Age, Race, and Gender Distribution
The age and gender distribution of cases is presented in Table 2. All age groups exhibit a preponderance of males. The ratio of males to females was 1.24:1. The incidence of new cases of meningoencephalitis increased progressively from 0.3/100,000 in the 0–14 age group to 9.0/100,000 in the 60–74 year old age group, and increased dramatically to 32.2/100,000 in the over-75 age group.

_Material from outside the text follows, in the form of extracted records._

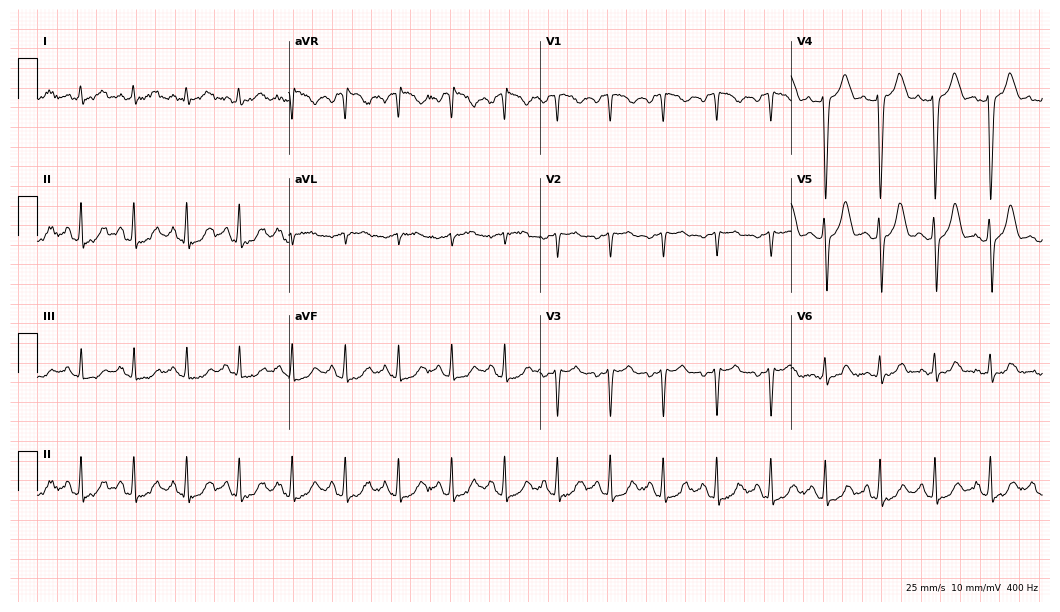
ECG — a female, 31 years old. Findings include sinus tachycardia (a sinus rate of 100 beats per minute or more).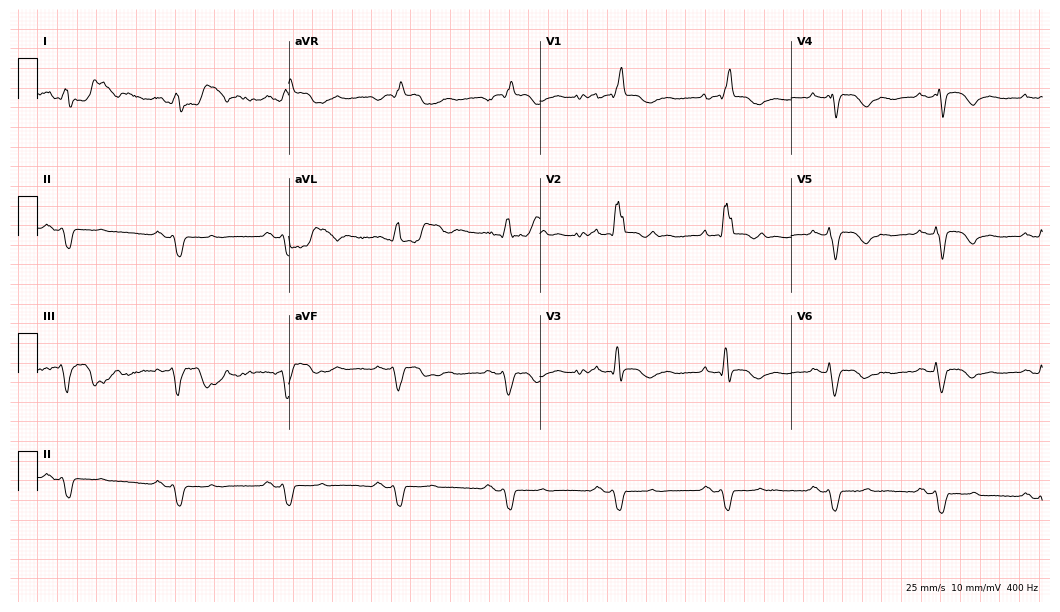
Standard 12-lead ECG recorded from a male, 53 years old (10.2-second recording at 400 Hz). The tracing shows right bundle branch block.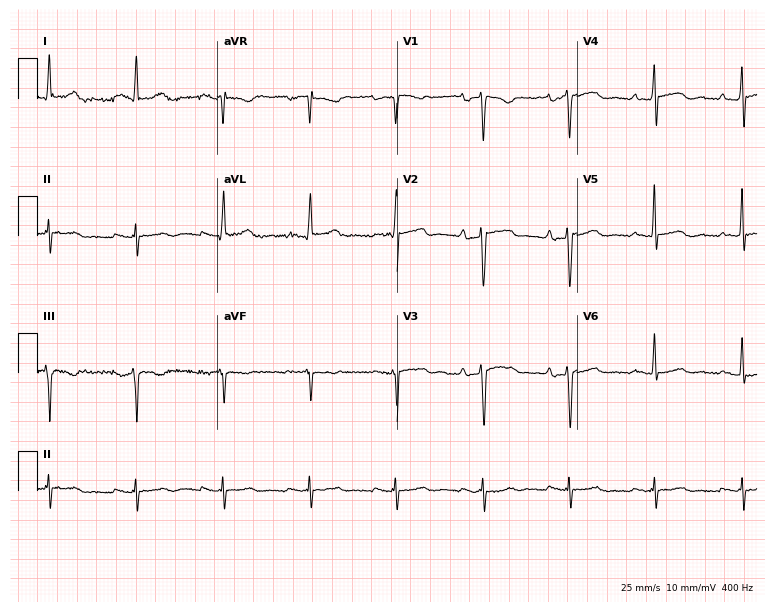
Standard 12-lead ECG recorded from a man, 69 years old (7.3-second recording at 400 Hz). None of these six findings is recorded: first-degree AV block, right bundle branch block, left bundle branch block, sinus bradycardia, atrial fibrillation, sinus tachycardia. Only these six findings were labelled.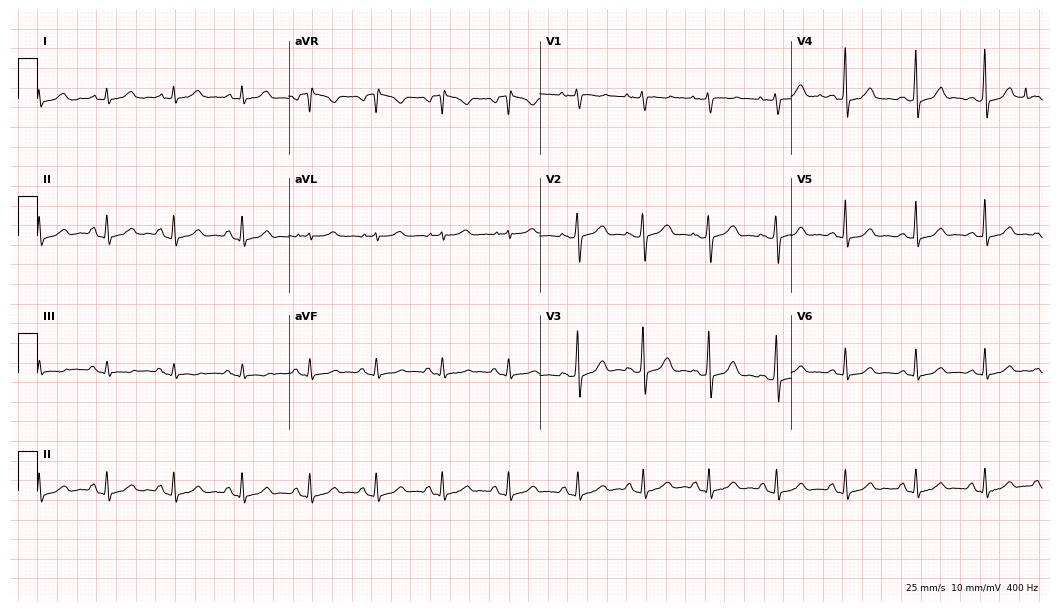
Resting 12-lead electrocardiogram. Patient: a female, 53 years old. None of these six findings is recorded: first-degree AV block, right bundle branch block (RBBB), left bundle branch block (LBBB), sinus bradycardia, atrial fibrillation (AF), sinus tachycardia. Findings outside these six are not listed.

Thirty two percent of West Nile meningoencephalitis cases were African American, a percentage not significantly different from the percentage of the African American population in Louisiana.
Death
The distribution of death by age group shows a similar pattern with very low mortality rates (0.0 to 0.7/100,000) in those younger than 75 and a dramatic increase to 10.7/100,000 in the 75 and over age group.
DISCUSSION
WNV was recently imported into the US and made its way to Louisiana in the Fall of 2001. It was unknown how much WNV would impact the southern states. Experience shows that WNV found a very favorable ecological niche throughout Louisiana. The ease of spread of the epidemic is an ominous sign for the future.
The description of this epidemic raises many of questions that would need to be answered to refine preventive measures. The reasons that lead to an area becoming a focus of human WNV infection are far from being completely understood. There seem to be some populated areas with intense WNV transmission in birds but not in humans.
A WNV human focus may fade for three theoretical reasons: naturally changing ecological conditions, mosquito control activities, and personal protection measures. The respective importance of these three reasons is not yet understood.